Stanley Pasarell
- Full name: Stanley Juan Pasarell
- Country (sports): Puerto Rico
- Born: February 11, 1948 (age 77) Santurce, San Juan
- Height: 6 ft 1 in (185 cm)

Singles
- Career record: 5–16
- Highest ranking: No. 270 (Nov 6, 1974)

Grand Slam singles results
- French Open: Q1 (1972)
- Wimbledon: Q1 (1972)
- US Open: 2R (1967, 1970)

Medal record
Central American and Caribbean Games
| Silver medal – second place | 1966 San Juan | Men's singles |
| Silver medal – second place | 1966 San Juan | Men's doubles |
| Silver medal – second place | 1966 San Juan | Mixed doubles |

= Stanley Pasarell =

Puerto Rican professional tennis player (born 1948)

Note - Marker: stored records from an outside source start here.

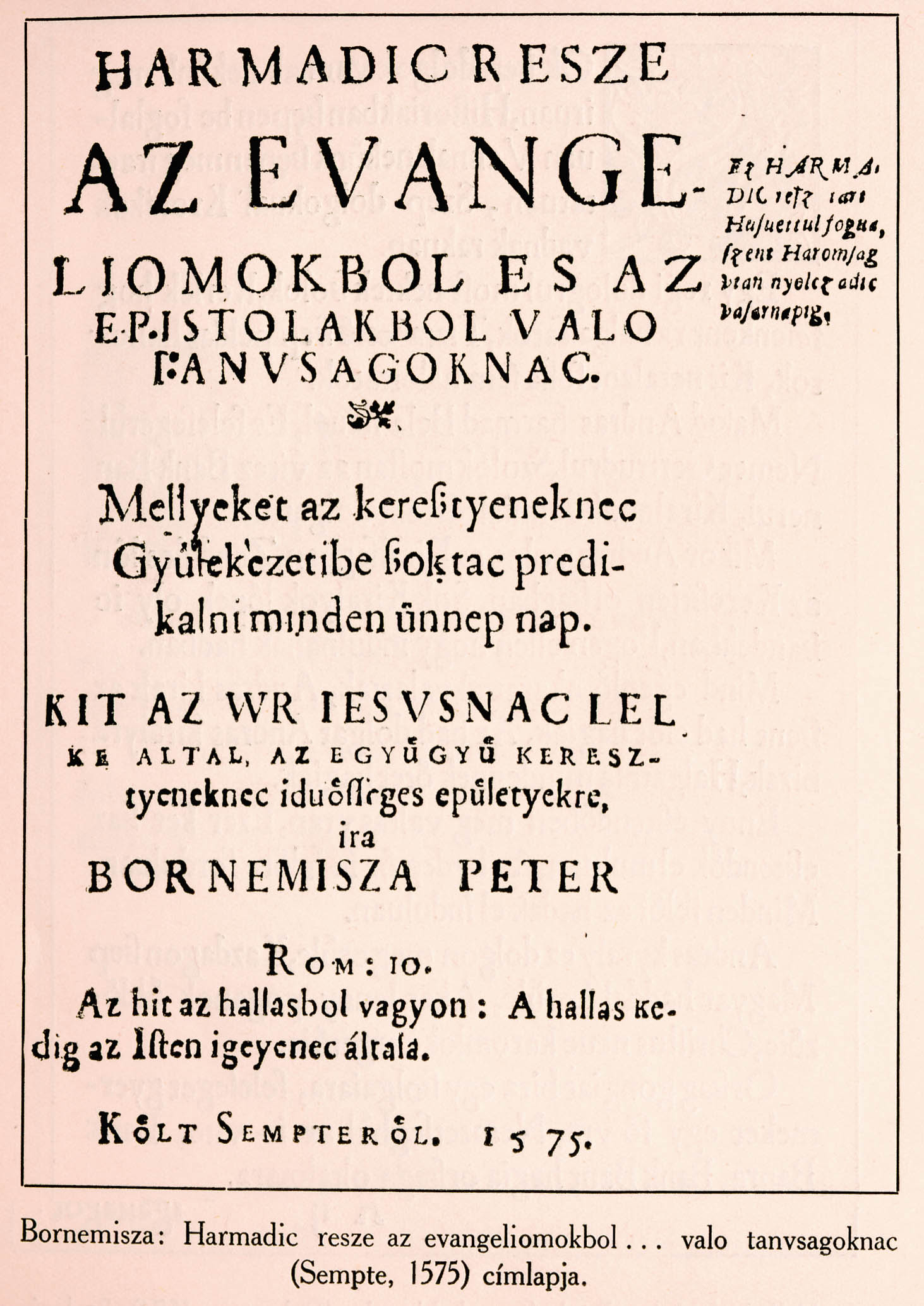 Bornemisza Péter: Postilla - Harmadik kötet.
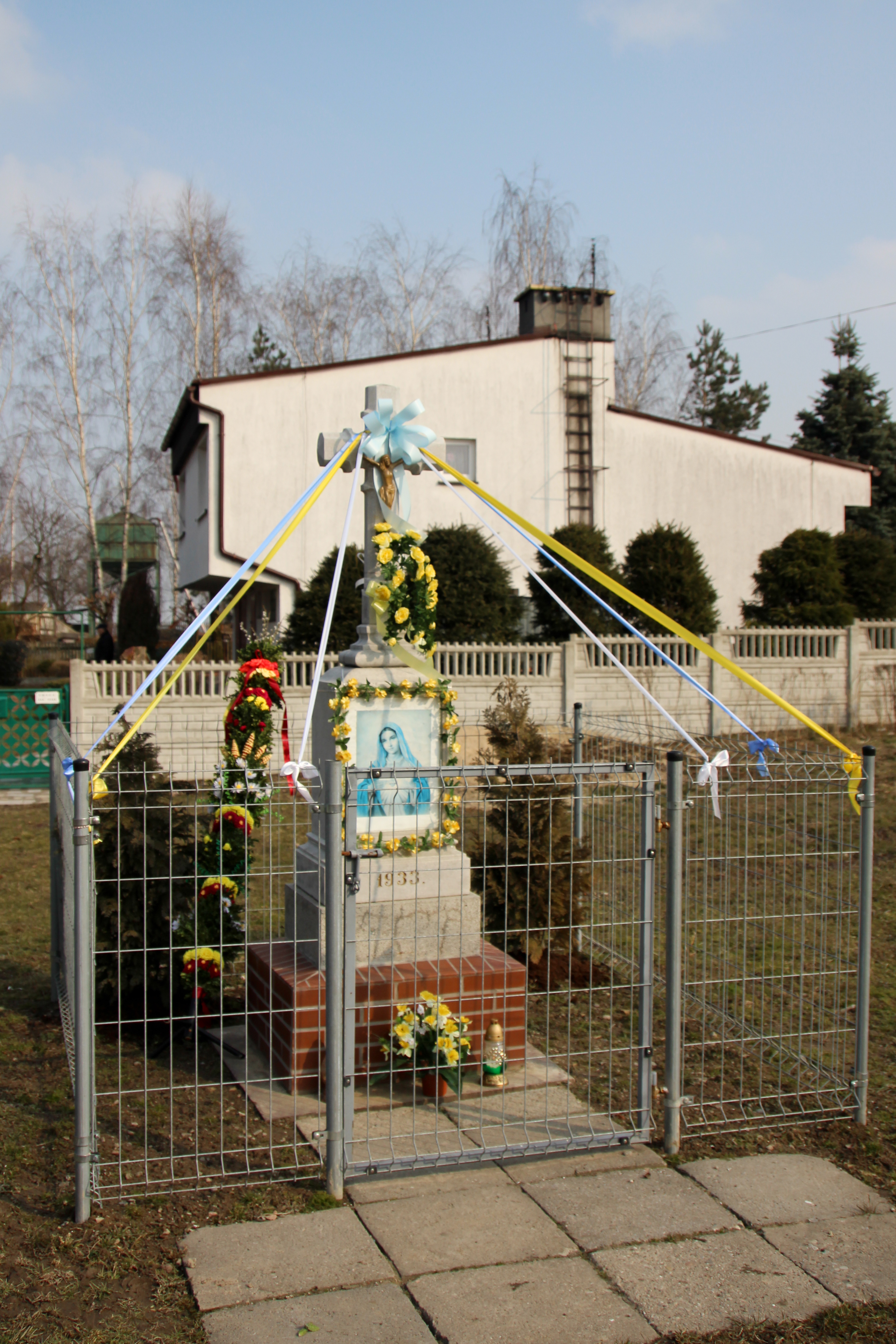 Nowa Wieś Mała – wieś w Polsce, w województwie opolskim, w powiecie brzeskim, w gminie Grodków.
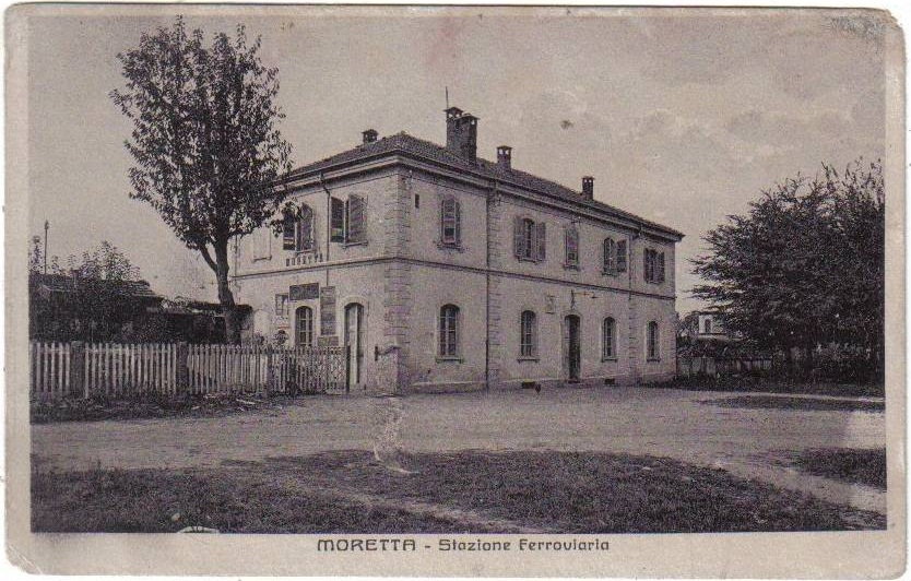 Stazione ferroviaria di Moretta in una cartolina d'epoca.

Stanley Juan Pasarell (born February 11, 1948) is a Puerto Rican former professional tennis player.

Born into a famous Puerto Rican tennis family in San Juan, Pasarell was the 14 and under Orange Bowl champion in 1962 and played collegiate tennis for Stanford University. He is the younger brother of Charlie Pasarell.

Pasarell was singles runner-up to Rafael Osuna at the 1966 Central American and Caribbean Games and won two further silver medals in doubles. He competed in the demonstration event at the 1968 Summer Olympics.